Although interest earned from peer to peer lending (P2P) is a taxable income there are a number of tax breaks which can be exploited, making P2P investing tax free. As all returns are paid without any tax deducted, it is the responsibility of the investor to pay any requisite tax.
Peer to Peer Lending Tax Summary
- The first £1,000 earned from P2P can be tax free under the Personal Savings Allowance. For higher rate taxpayers this is capped at £500.
- P2P investments held within an Innovate Finance ISA (IFISA), yield tax-free returns. This includes ISA transfers and new ISA money, upto £20,000 per tax year.
- P2P can be held within a SIPP account. However, only niche SIPP providers offer these accounts and they can be expensive.
- Any losses due to defaults can be offset against any gains.
What is the Personal Savings Allowance?
Since April 2016, non-cash ISA savings benefit from a tax relief known as the Personal Savings Allowance. Interest from current accounts and any peer to peer investments are eligible under the allowance. The allowance is £1,000 for basic rate tax payers and £500 for higher rate tax payers. Considering a 5% return, a basic rate taxpayer could invest £20,000 and receive £1,000 interest tax free. Similarly, a higher rate taxpayer could invest £10,000 before paying tax on the £500 earned.
This allowance was commonly used amongst investors in P2P while they waited for the larger P2P platforms to offer the IFISA. The levels of returns and investment amounts generally align with the average investment amounts of the industry (£8,000 – £20,000). It’s further common for a husband to open an account in their wife’s name (or vice versa), spreading the benefit across the household.
Investing through an IFISA
The Innovative Finance ISA (IFISA) was launched in April 2016, allowing peer to peer investments (P2P) to be held within a tax-efficient ISA wrapper. Investors are allowed to subscribe a limit of £20,000 per tax year, either entirely to the Innovate Finance ISA (IFISA) or split between multiple ISA types. ISA transfers are also generally accepted by the P2P platforms offering the IFISA.
The majority of the UK P2P platforms are now offering the IFISA, as displayed in the Orca IFISA table by clicking below.
Can I invest through my pension?
In short, yes, it is possible to hold P2P investments in a SIPP account. However, due to specific rules, only a number of smaller more niche SIPP providers offer this as an option. Peer to peer lending is classified as a non-standard asset which increases the capital adequacy requirements of the SIPP providers. This comes at a cost which is passed on to the customer, incorporated into the fees of the SIPP. This makes the tax benefit of investing through a SIPP only worthwhile for large holdings. Morgan Lloyd and London Colonial offer SIPPs which accept peer to peer investments.

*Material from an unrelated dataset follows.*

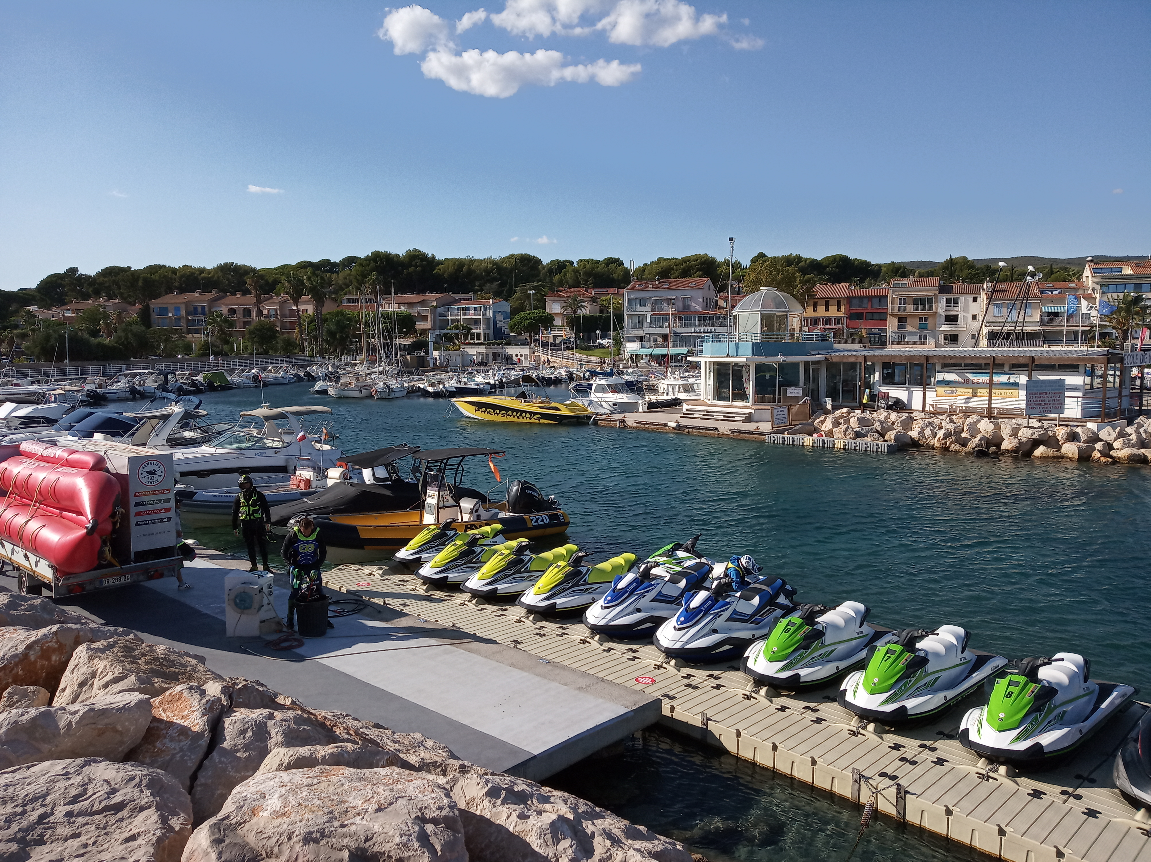 Přístav Les Lecques v Saint-Cyr-sur-Mer

SIPPs were discussed at length in a previous article here: ‘Will Major SIPP Providers Ever Adopt P2P?‘
Can losses be offset against gains?
Any losses suffered from defaulted loans can be offset against any gains from loans repaid. For P2P platforms that operate an Autobid function, where diversification occurs automatically, this offset is incorporated into the Autobid.

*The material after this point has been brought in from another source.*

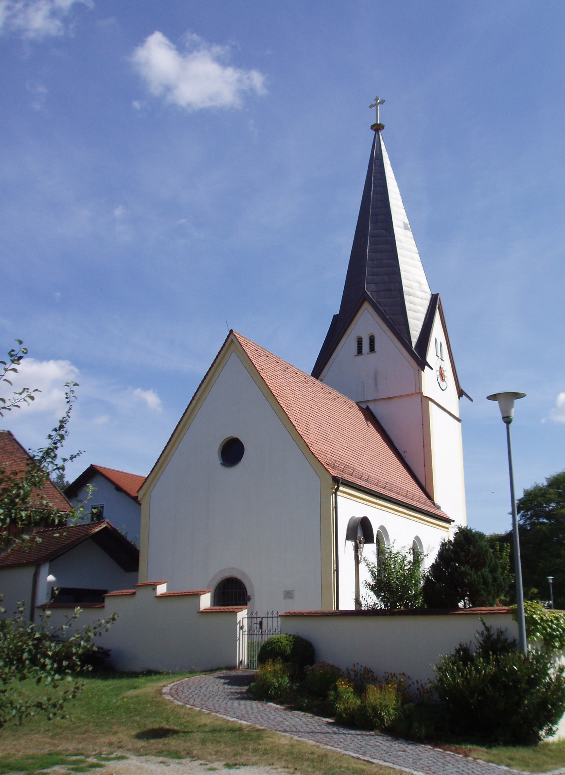 Ottmaring_bei_Dietfurt_Kirche_außen

How to pay tax on P2P income
P2P platforms provide annual tax statements which can be used to help declare any tax obligations. Investors who complete annual tax returns are required to declare their P2P income in their tax return. If paying tax through PAYE, investors are able to contact their local tax office and declare their income by sending the P2P annual tax statements, accompanied with a letter. In this circumstance, the local tax office will be able to adjust the PAYE tax code for the deduction to occur through the investor’s salary.